After using of the pump, the pump body can be turned off the drive body via the bayonet connection and can be disposed, and for the next use of the pump a new pump body can be mounted.
In a preferred embodiment of the invention, the trunnion is molded to the bottom of the pump housing.
This measurement has the advantage that the bearing trunnion is simultaneously molded or injected to the bottom of the pump housing when the pump housing is manufactured so that it is possible to manufacture the pump housing in a particular simple and cost-saving way.
In a further embodiment of the invention, the trunnion is slightly conical.
This measurement has the advantage in view of manufacturing that a conical trunnion can be much more easily removed from an injection tool than a cylindrical trunnion.

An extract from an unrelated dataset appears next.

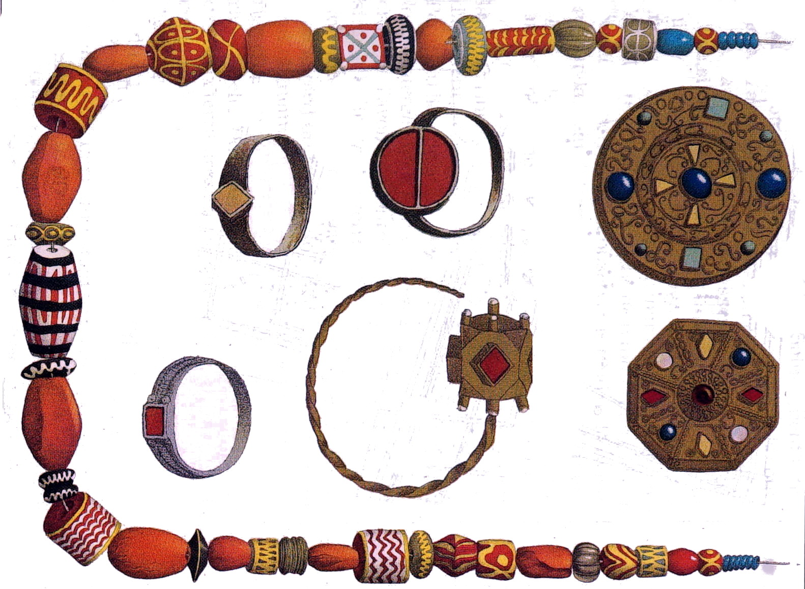 objet de fouilles archéologiques.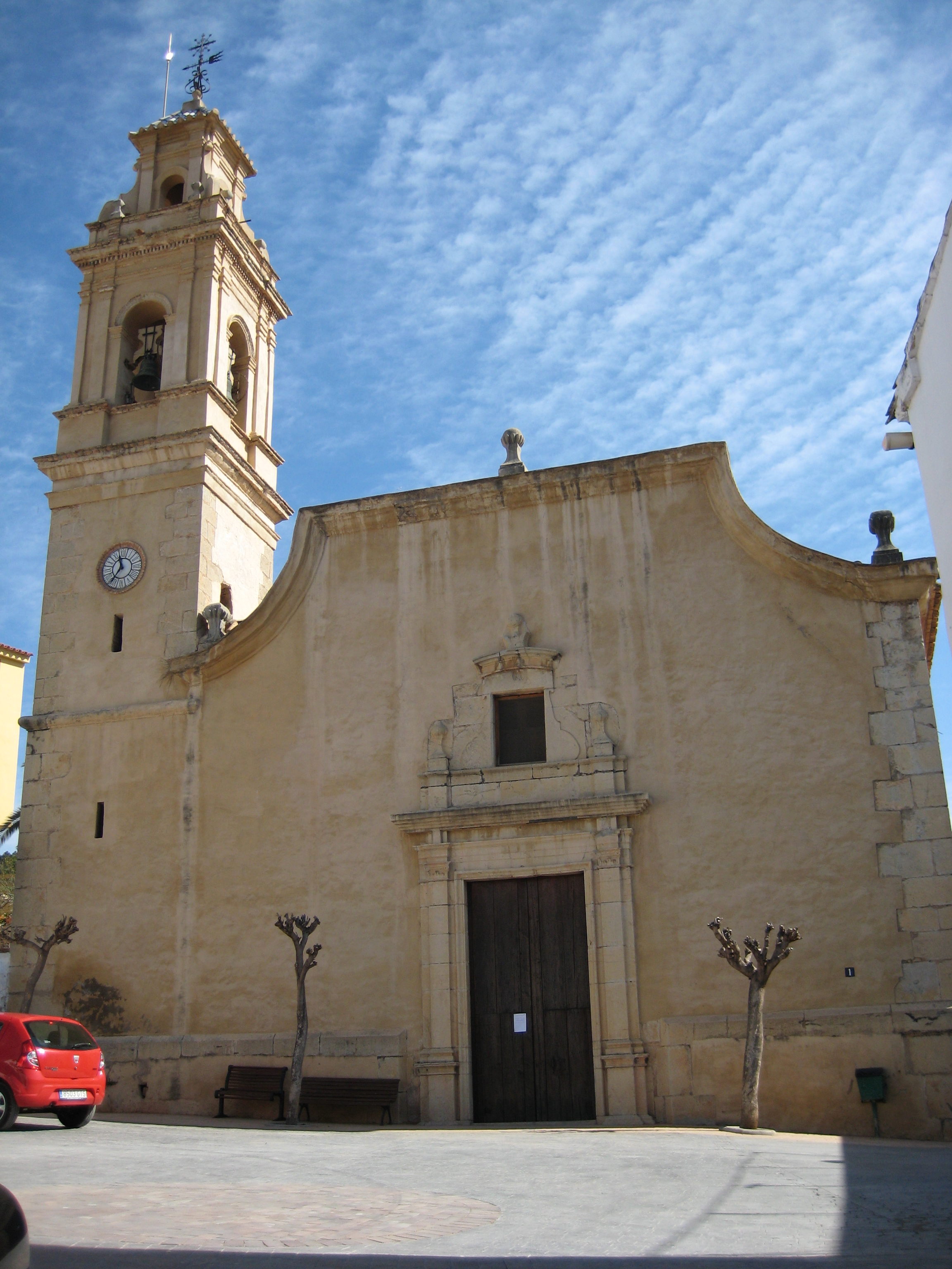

Due to the conical shape it is also easy to center the gearwheel while mounting and in operation.
Both the driving gearwheel and the driven gearwheel can be manufactured as simple injection molded parts which are mounted into the pump housing, which is also designed as a injection molded part, and the pump housing then closed via the lid. All of these parts can be manufactured with less technical effort and cheaply. Therefore, a pump body is available for one single use, which, nevertheless, allows relatively strong drive forces with a safe and sufficient pump performance.
It is understood that the afore-mentioned features and the features to be explained later cannot only be used in the combinations mentioned, but can also be used in other combinations or solely without leaving the scope of the present invention.